The trainers must ease the dogs into public outings, Thye said. When dogs get to be one-year-old, they can go everywhere with their trainer. 

“What we do is once they’re five or six months old we can start to take them on short public outings,” Thye said. “Obviously nothing crazy, it’s more like coffee shops, a quiet bookstore, a Lowe’s or a Home Depot type places. Then once they’re older, like Bleu, she pretty much comes everywhere with me now.” 

Taking the dogs into public helps them socialize and prove the commands, Thye said. However, if a dog is slower to learn their commands, the trainer keeps them for an extra month, or the dog is used for a less responsible role. 

Thye said the biggest obstacle is having Bleu in public and having people pet her without asking. However, some people know to ask but it is up to Thye if they can pet Bleu.

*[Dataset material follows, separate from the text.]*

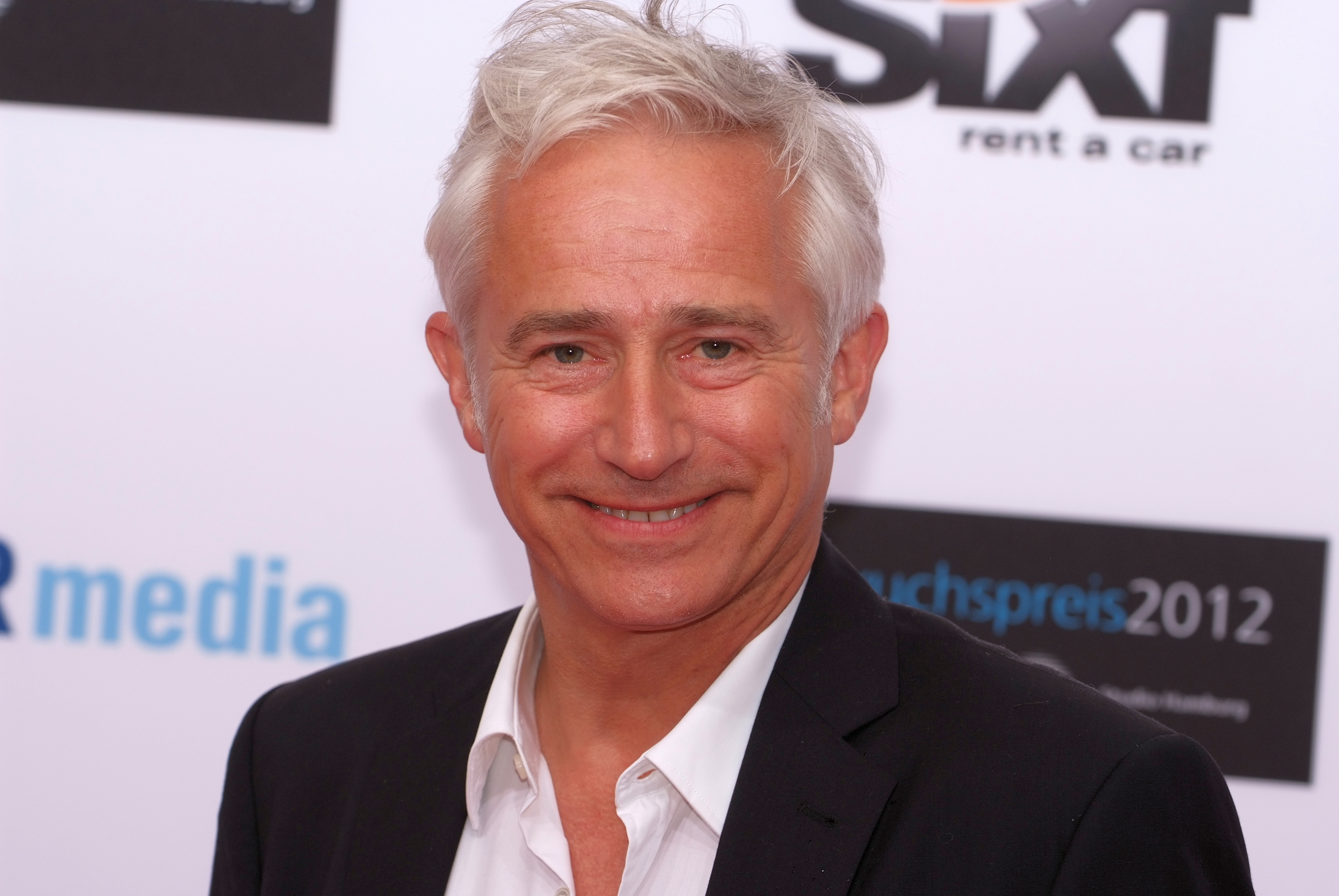 Gerry Hungbauer beim Studio Hamburg Nachwuchspreis 2012

“A lot of people don’t know that they are service dogs in training,” Thye said. “So, people ask to pet them and if she’s being good, I’ll say, ‘Yeah, sure’ and have her sit and they can pet her and ask questions. Or, if she’s being Bleu I’ll be like, ‘Oh, not right now, she’s training.’ One of the main things is people will come rush up and pet her and I’ll have to explain to them, ‘Oh she’s in training you have to ask first.’” 

Bleu is the first dog Thye has trained, and she said it will be hard to give her to the professional trainers.

Thye shaking Bleu’s paw during training.

“It’ll be hard, but I keep telling myself that she’s going to be going to someone that needs her,” Thye said. “They’ll need her more than I do, and I’ll just get another one and start the process over.” 

Hannah Alexander, a freshman musical therapy major at West Texas A&M University wrote a research paper over service animals. Alexander said a person qualifies to have a service dog if they have a disorder that requires assistance.  

“A lot of people with epilepsy will have service animals because they can sense when a seizure is coming and they can tell (their handler),” Alexander said. “A lot of people that pass out and have heart disorders, the dogs can sense that and alert them to it.” 

Service dogs are a big breakthrough in the health world, Alexander said. For example, service dogs can be used to help special needs children in school. 

“I have a supervisor that is a deaf and special needs counselor (and) teacher,” Alexander said. “She has trained two dogs to be therapy dogs that she has taken in with her problematic children in the school system and it helps them cope and learn, ‘Hey if I do my work, then I can go and play with (the dogs).’ It helps them release emotions they can’t otherwise.”